The games feature the Python programming language, taught by Alvin Jugoon and Lynda Yearwood.
"It’s nice to explain coding through the creation of purposeful programs, even though the students are still growing their own ideas around design thinking," Jugoon says. "They can make something meaningful, bridge the gap between age groups and develop something accessible to the younger learner. It’s great to see it unfold."

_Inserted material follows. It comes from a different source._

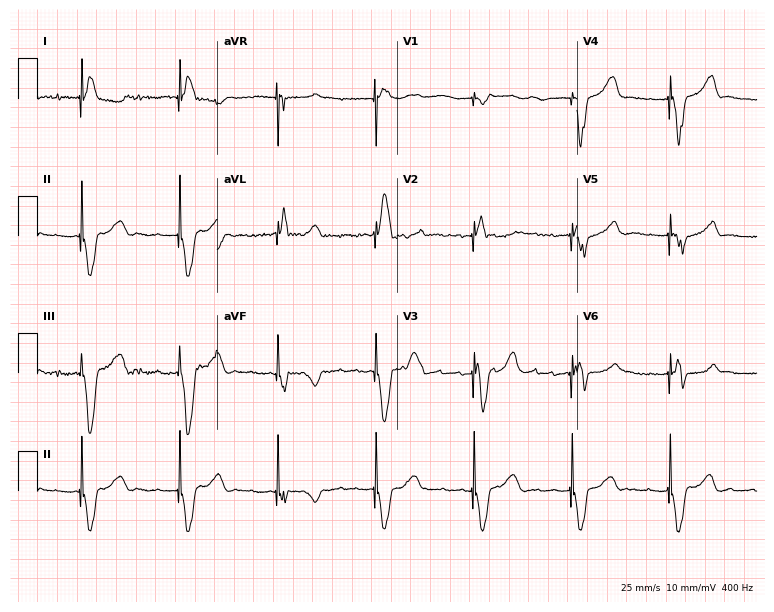
12-lead ECG from a female, 82 years old. Screened for six findings — first-degree AV block, right bundle branch block, left bundle branch block, sinus bradycardia, atrial fibrillation, sinus tachycardia — none is recorded. Other findings, if any, are not listed.

The project began with a conversation between Paul Miskew, Upper School design head, and Tina Jagdeo, Prep pluralism coordinator, about building bridges and the opportunity for students to be role models. Miskew "wanted Year 9s to learn code and build a game for Prep students, but didn’t know how to go about gauging their interests," says Jagdeo.
Jagdeo turned to the Prep librarians, Sarah Basinski and Mallory McKinney, for guidance. They chose a selection of books that offered themes of equity, diversity and inclusion.
"The books show protagonists with diverse voices who are living everyday lives," Jagdeo says. "They were read to the students in SK through Year 4 to determine what the youngsters enjoyed and what resonated with them. We were able to provide this feedback to the Year 9 coding classes."
With assistance from teachers and peers, the more than 60 coding students dove into the exercise with enthusiasm. Each student read the books and chose one as a starting point for creating an online game.
Marius Gjinali, a Year 9 student, used the book Jabari Jumps by Gaia Cornwall as a starting point for his game. The book follows the challenges of a boy who puts fear aside and jumps off a high diving board, so Marius focused his game on taking risks and geared it to Year 2 students.
"The best way to make a game is to incorporate both education and entertainment and pair risks with adventure," Marius says. “I stuck with that idea, with players facing off against their friends in a riddle battle. I'm excited about this; I put in a lot of work, but when I see one of the boys playing the game, it will be the apex of the entire experience."
Although COVID-19 restrictions will prevent the Year 9 students from watching the Prep students play the games in person, they’re eagerly awaiting feedback.